I haven't been predator hunting, on purpose, for many years.
Anyone here deliberately hunt coyotes with a muzzleloader? Specifically, anyone hunt then with shot in a smoothbore or a .32 caliber rifle?
Connecticut considers them "small" game, even though ours get pretty big. So, legally we are restricted to roundball no larger than .36 caliber or shot up to size #2.
Has anyone taken coyote with a muzzleloader that falls into these parameters?
Run your loads hot, and don't take shots that are farther than you could hit a coffee filter... you won't have any trouble with a .36. Watch him run, and mark immediately mark the spot where your feet were planted, a definite landmark where the coyote was standing, and, a landmark where you had your last sight of him running, and memorize the path he took before setting out after him. Then, get out and track him like a bowhunter. He is dead and down, and it depends on your own woodsmanship to find him...
For a little perspective, and this is relevant to the conversation, so bear with me: as a teenager, I killed a fox with a .177 air rifle at 1000 ft per sec and a hollowpoint pellet when i was 17 while squirrel hunting a semi populated area. At 20 yards, i got a full pass through, the hole was so small there was no bloodtrail, and not any blood on the fur. With a double lung hit. I watched him run 100 yds across a horse pasture and disappear. With compete concentration, i climbed a tree and assessed the layout and his path, reflected on it, and walked over to where i last saw him, and when i topped over the hill, there he lay...

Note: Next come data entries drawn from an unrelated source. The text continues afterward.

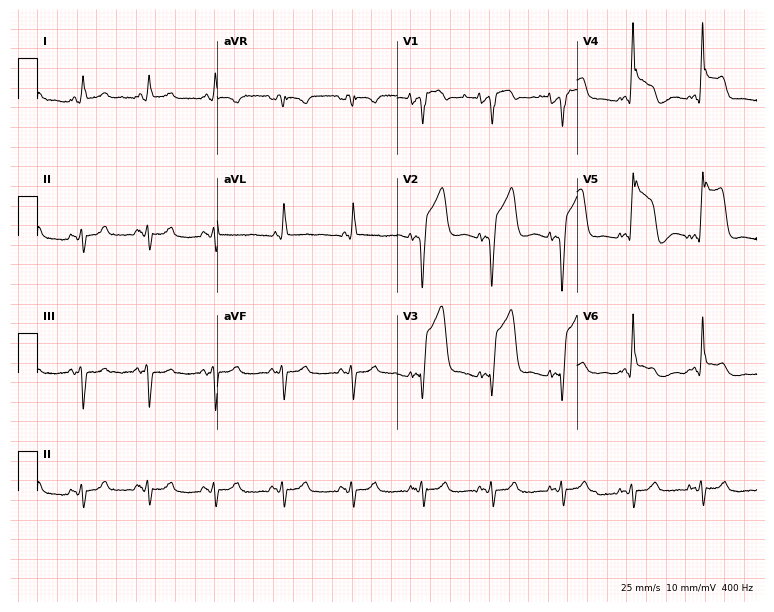
Standard 12-lead ECG recorded from a male patient, 69 years old. None of these six findings is recorded: first-degree AV block, right bundle branch block, left bundle branch block, sinus bradycardia, atrial fibrillation, sinus tachycardia. Findings outside these six are not listed.
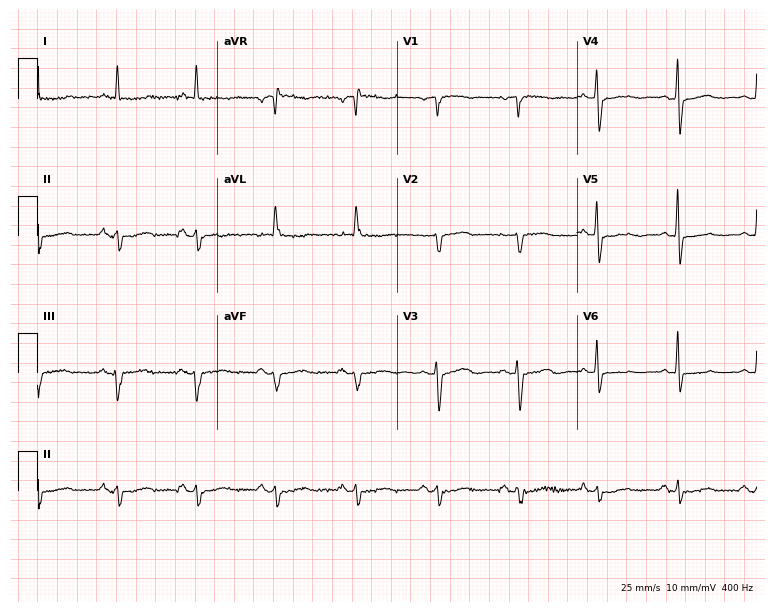
12-lead ECG from a female, 81 years old. No first-degree AV block, right bundle branch block (RBBB), left bundle branch block (LBBB), sinus bradycardia, atrial fibrillation (AF) or sinus tachycardia recorded for this tracing. Other findings, if any, are not listed.
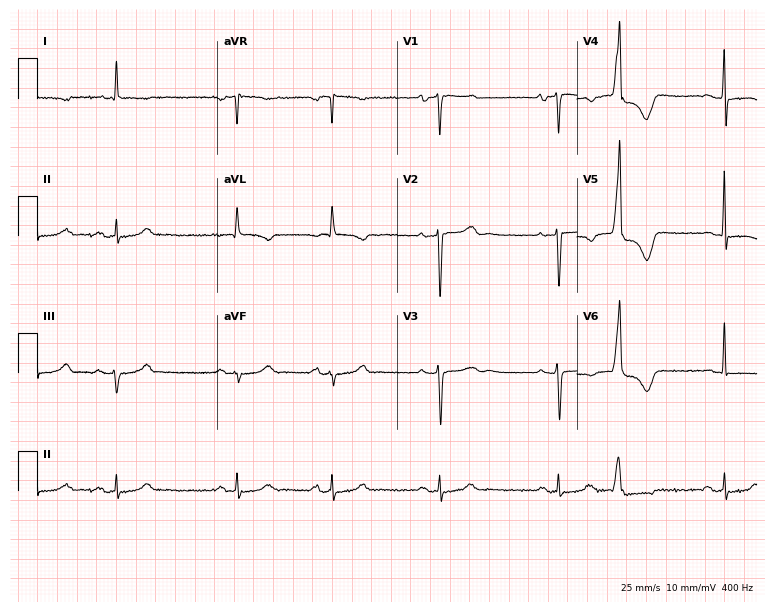
Resting 12-lead electrocardiogram (7.3-second recording at 400 Hz). Patient: a female, 72 years old. None of these six findings is recorded: first-degree AV block, right bundle branch block, left bundle branch block, sinus bradycardia, atrial fibrillation, sinus tachycardia. Findings outside these six are not listed.
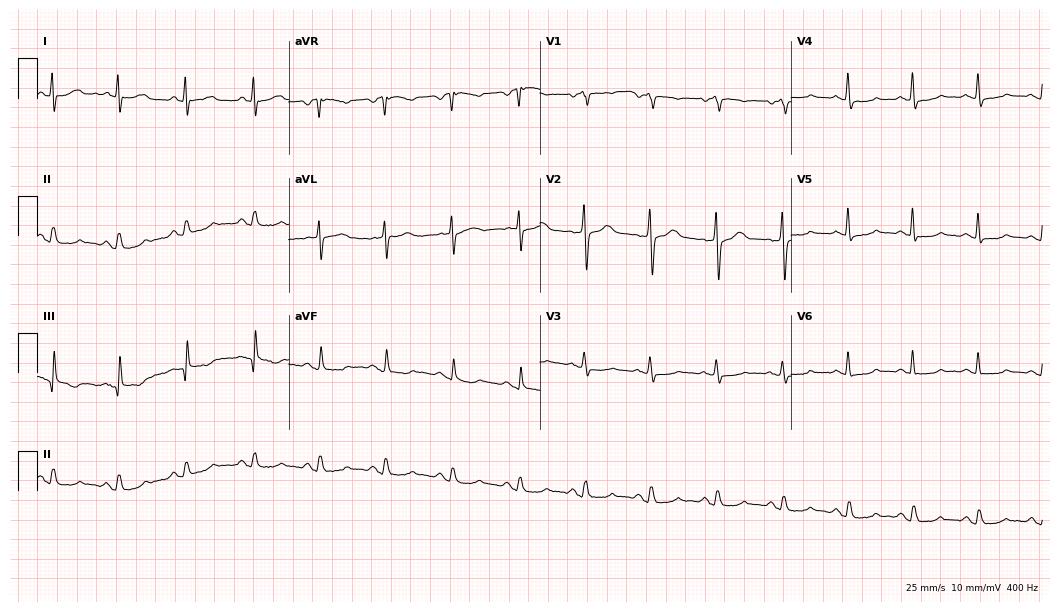
12-lead ECG from a female patient, 61 years old. Screened for six findings — first-degree AV block, right bundle branch block, left bundle branch block, sinus bradycardia, atrial fibrillation, sinus tachycardia — none is recorded. Other findings, if any, are not listed.

The only reason i tried the shot though, was the week before, i had tested out the gun on the carcass of a trapped fox out of curiosity and was stunned to see pass throughs on the skinned carcass. A week later, opportunity presented itself and i was young... i definitely don't suggest it.
The point of the story is that you are not limited by a smaller caliber if you accomodate for it with sound woodsmanship and operate within your capabilities at all times... put yourself closer, and think, hunt, and track like a wise frontiersman, or a bowhunter.